• **Your instructions**
Starting at the first line, reproduce the listing below in full, exactly as given.

• **Record excerpts**
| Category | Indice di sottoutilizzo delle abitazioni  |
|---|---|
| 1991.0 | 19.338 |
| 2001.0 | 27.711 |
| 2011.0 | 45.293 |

• **Response**
| Category | Indice di sottoutilizzo delle abitazioni  |
|---|---|
| 1991.0 | 19.338 |
| 2001.0 | 27.711 |
| 2011.0 | 45.293 |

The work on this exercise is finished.